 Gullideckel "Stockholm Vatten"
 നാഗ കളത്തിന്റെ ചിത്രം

|---|

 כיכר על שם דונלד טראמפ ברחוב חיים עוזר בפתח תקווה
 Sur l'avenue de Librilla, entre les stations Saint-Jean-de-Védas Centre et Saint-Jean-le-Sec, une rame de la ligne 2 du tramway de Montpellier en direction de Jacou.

|---|

Only the lines above starting at the one containing "כיכר על שם דונלד" and ending at the one containing "Sur l'avenue de", both included, are to be returned, exactly as they read.

- Written reply
 כיכר על שם דונלד טראמפ ברחוב חיים עוזר בפתח תקווה
 Sur l'avenue de Librilla, entre les stations Saint-Jean-de-Védas Centre et Saint-Jean-le-Sec, une rame de la ligne 2 du tramway de Montpellier en direction de Jacou.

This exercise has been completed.